(Beginning of Given information)

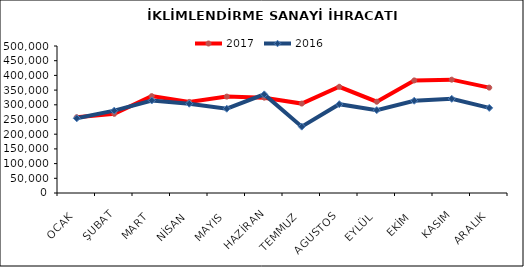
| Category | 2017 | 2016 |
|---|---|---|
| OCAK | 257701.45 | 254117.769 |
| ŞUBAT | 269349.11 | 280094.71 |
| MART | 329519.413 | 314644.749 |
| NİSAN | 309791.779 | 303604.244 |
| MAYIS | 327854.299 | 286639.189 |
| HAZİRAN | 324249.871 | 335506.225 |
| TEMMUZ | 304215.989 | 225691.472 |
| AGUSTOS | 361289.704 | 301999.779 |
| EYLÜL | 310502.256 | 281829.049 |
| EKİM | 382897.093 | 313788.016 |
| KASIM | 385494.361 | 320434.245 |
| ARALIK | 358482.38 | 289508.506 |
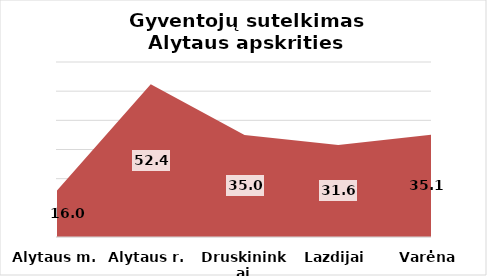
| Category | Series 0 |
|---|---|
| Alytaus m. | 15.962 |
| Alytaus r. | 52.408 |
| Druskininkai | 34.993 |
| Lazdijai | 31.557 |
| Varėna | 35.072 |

(End of Given information)
(Beginning of Given information)

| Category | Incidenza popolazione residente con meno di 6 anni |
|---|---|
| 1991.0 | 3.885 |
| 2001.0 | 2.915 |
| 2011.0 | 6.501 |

(End of Given information)
(Beginning of Given information)

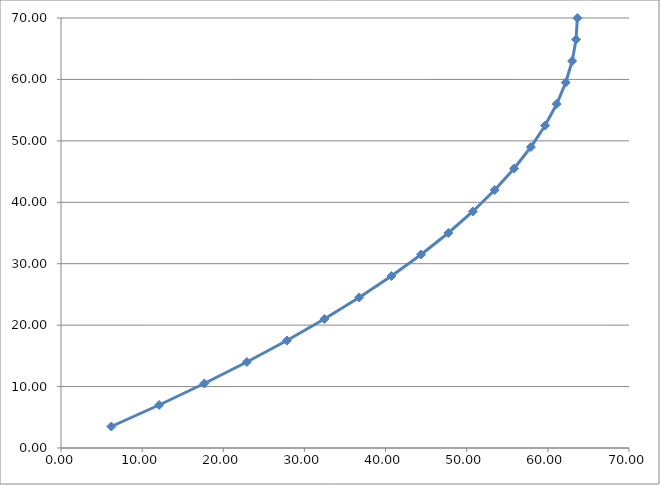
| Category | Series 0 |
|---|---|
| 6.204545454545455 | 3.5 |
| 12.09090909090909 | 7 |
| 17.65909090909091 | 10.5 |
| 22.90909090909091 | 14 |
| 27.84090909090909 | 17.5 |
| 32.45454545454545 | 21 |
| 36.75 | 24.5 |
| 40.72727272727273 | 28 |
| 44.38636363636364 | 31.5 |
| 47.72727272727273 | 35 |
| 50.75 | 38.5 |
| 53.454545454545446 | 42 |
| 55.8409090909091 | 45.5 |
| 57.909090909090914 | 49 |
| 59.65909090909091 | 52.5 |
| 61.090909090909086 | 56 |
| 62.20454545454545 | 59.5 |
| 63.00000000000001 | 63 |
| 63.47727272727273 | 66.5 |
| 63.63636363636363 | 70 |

(End of Given information)

- [Problem to work on]: Give back, exactly as written, the stretch from the line with "32.45454545454545 | 21 |" through the line with "63.63636363636363 | 70 |", and no other lines from the records above.

- [Result of the exercise]:
| 32.45454545454545 | 21 |
| 36.75 | 24.5 |
| 40.72727272727273 | 28 |
| 44.38636363636364 | 31.5 |
| 47.72727272727273 | 35 |
| 50.75 | 38.5 |
| 53.454545454545446 | 42 |
| 55.8409090909091 | 45.5 |
| 57.909090909090914 | 49 |
| 59.65909090909091 | 52.5 |
| 61.090909090909086 | 56 |
| 62.20454545454545 | 59.5 |
| 63.00000000000001 | 63 |
| 63.47727272727273 | 66.5 |
| 63.63636363636363 | 70 |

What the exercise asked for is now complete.